• What you will do
Starting with the line that holds "ארבע עונות - קיץ - 1992", repeat each line through the last one below, exactly. Pictures stay out.

• Task input
*** Begin section ***

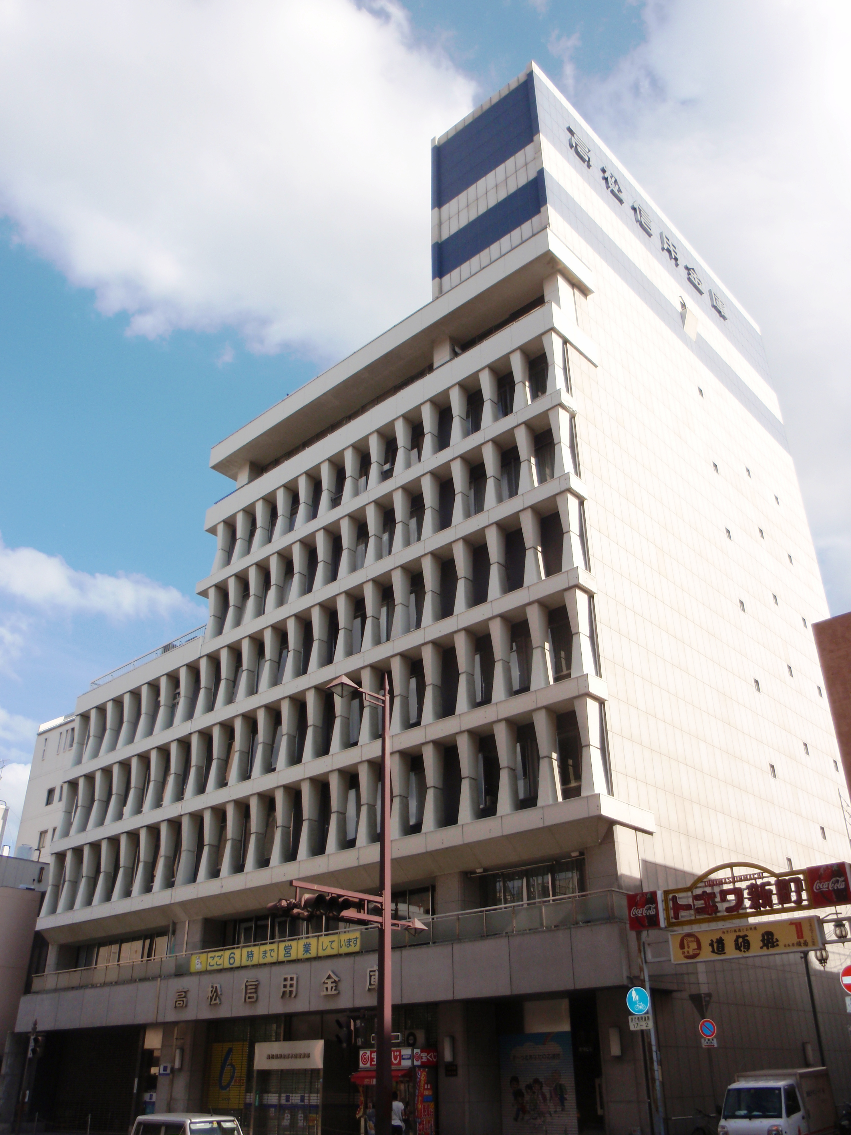 香川県高松市瓦町にある高松信用金庫本店。
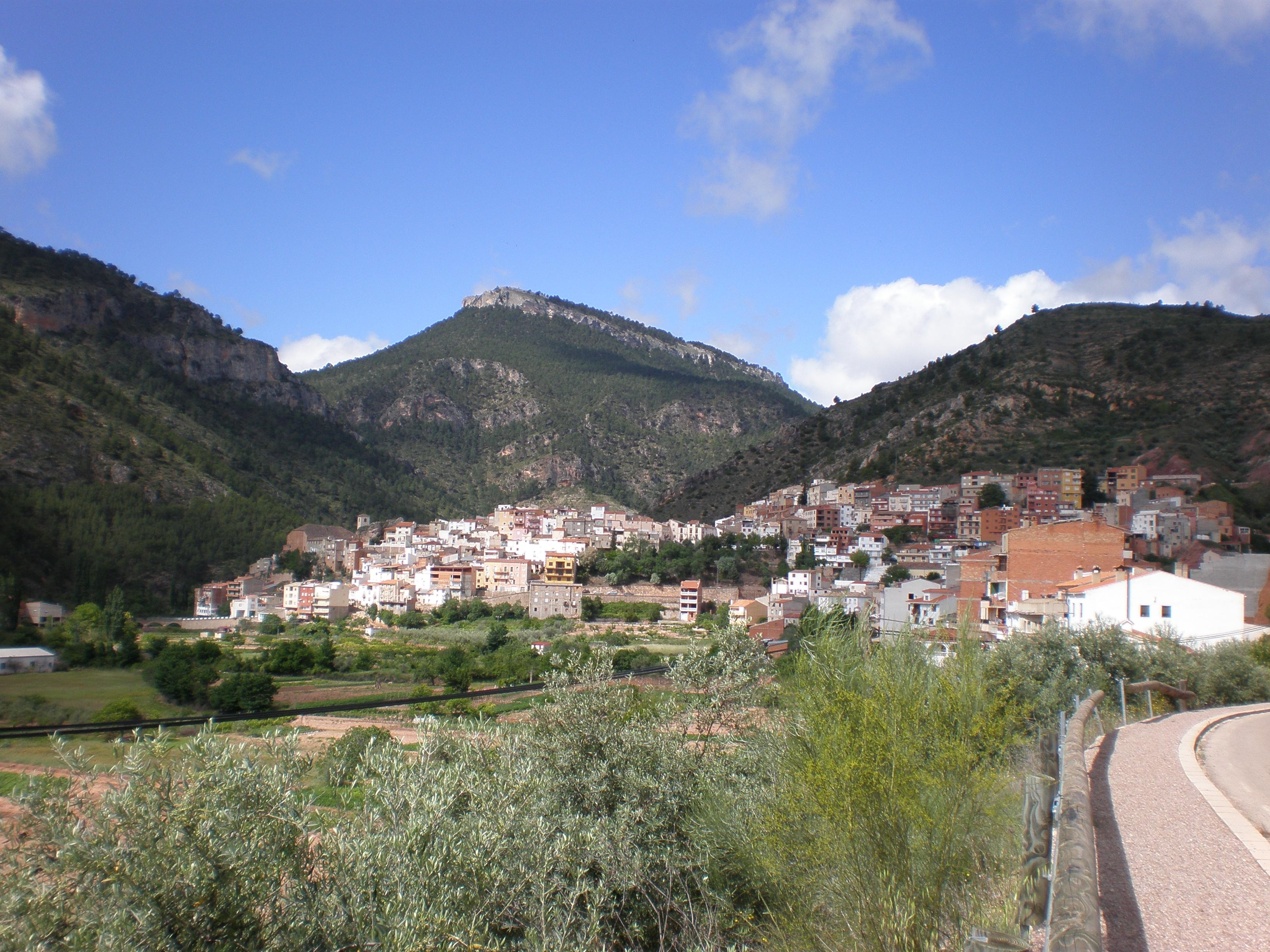 Vista parcial de Bogarra con el Padrastro (1503 m.) al fondo
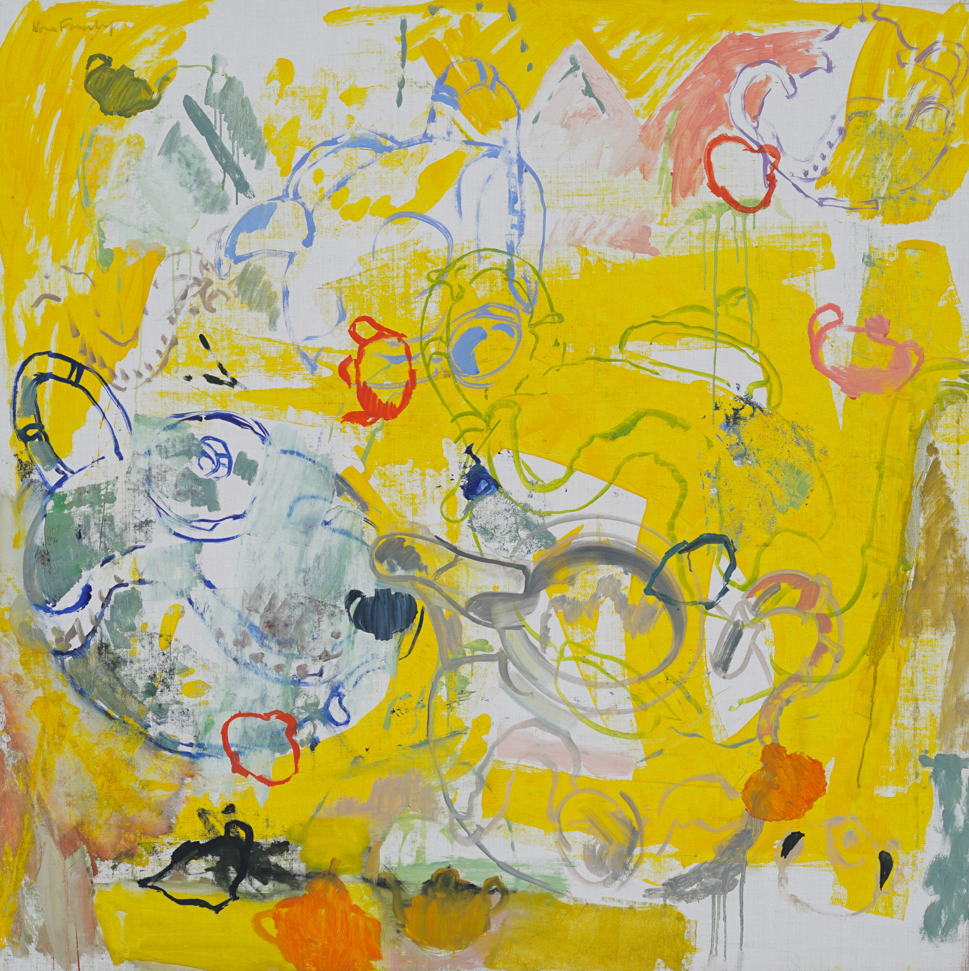 ארבע עונות - קיץ - 1992
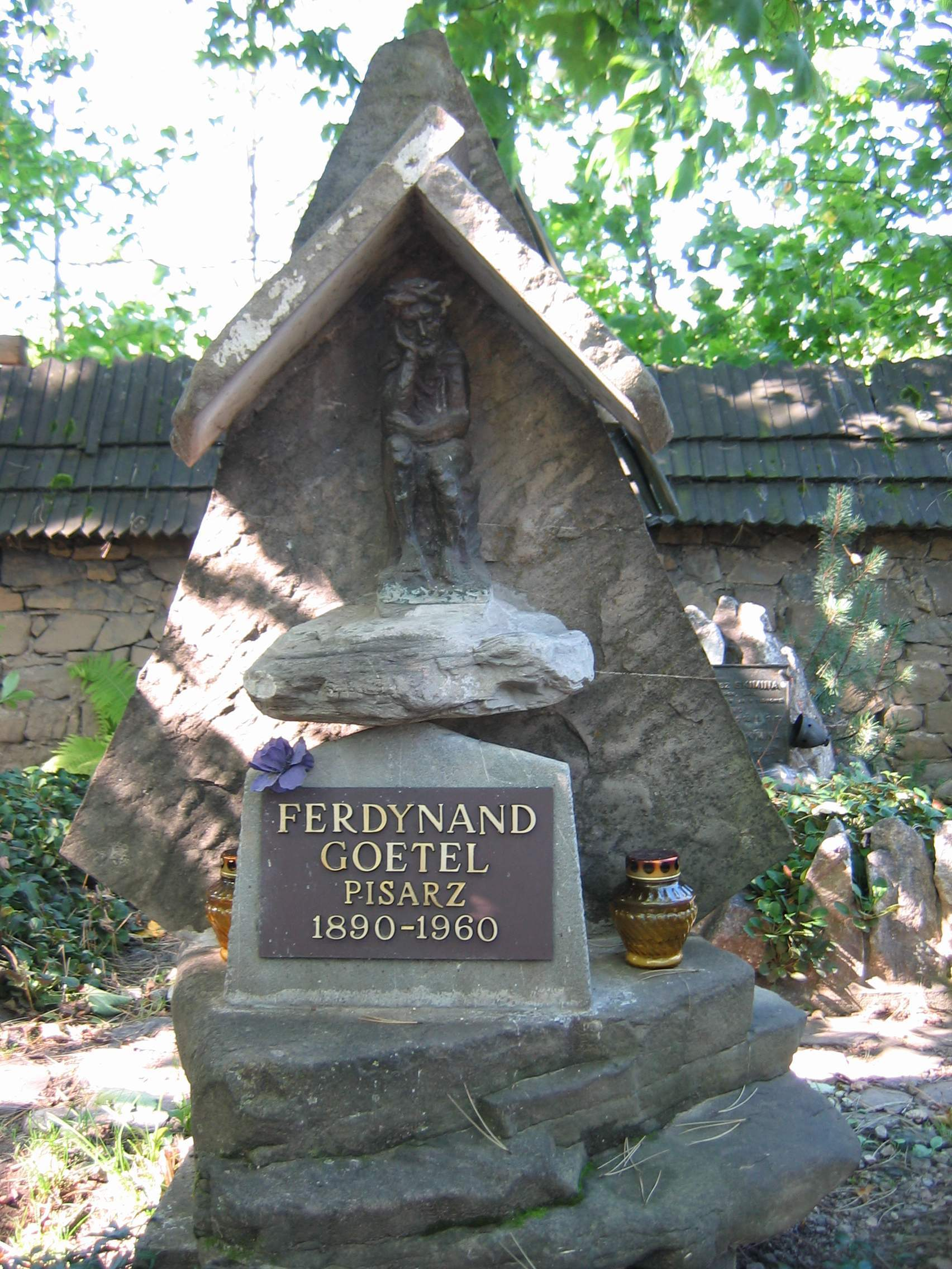 Nagrobek Ferdynanda Goetla na cmentarzu na Pęksowym Brzysku w Zakopanem author:user:Mathiasrex Maciej Szczepańczyk
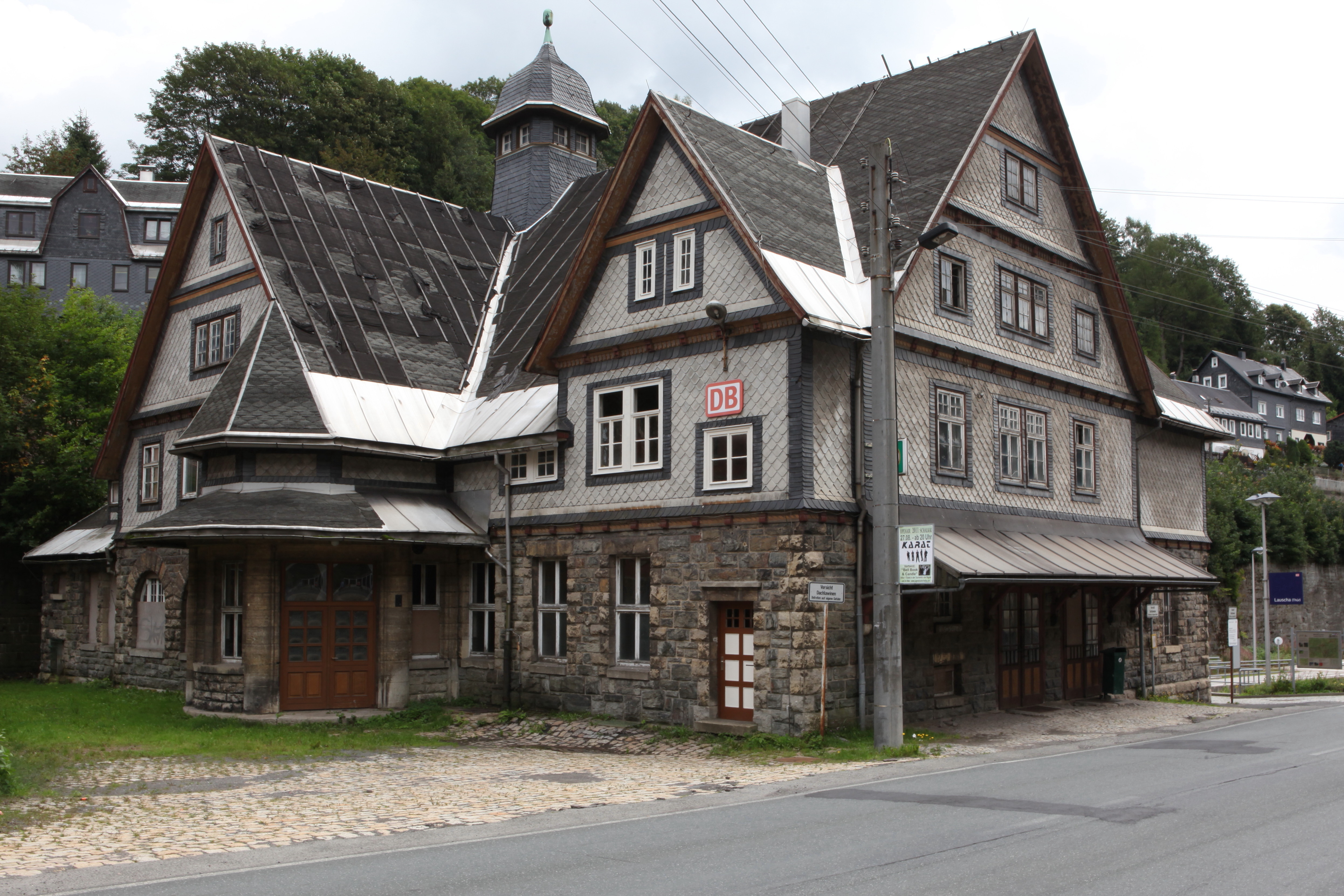 Bahnhof-Emfangsgebäude, 1911-14, Ing. Steinbrinck, Lauscha, Bahnhofstraße 31
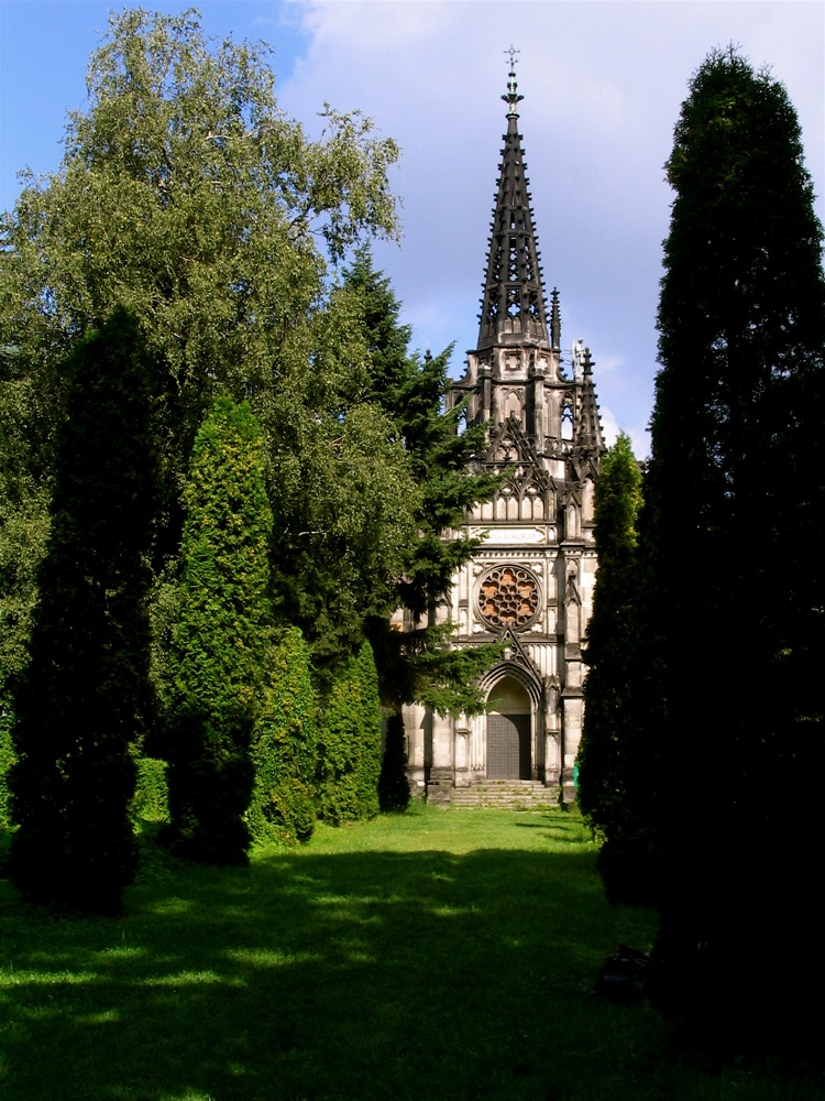 Kaplica Karola Scheiblera na Starym Cmentarzu w Łodzi

*** End section ***

• Solution to this task
 ארבע עונות - קיץ - 1992
 Nagrobek Ferdynanda Goetla na cmentarzu na Pęksowym Brzysku w Zakopanem author:user:Mathiasrex Maciej Szczepańczyk
 Bahnhof-Emfangsgebäude, 1911-14, Ing. Steinbrinck, Lauscha, Bahnhofstraße 31
 Kaplica Karola Scheiblera na Starym Cmentarzu w Łodzi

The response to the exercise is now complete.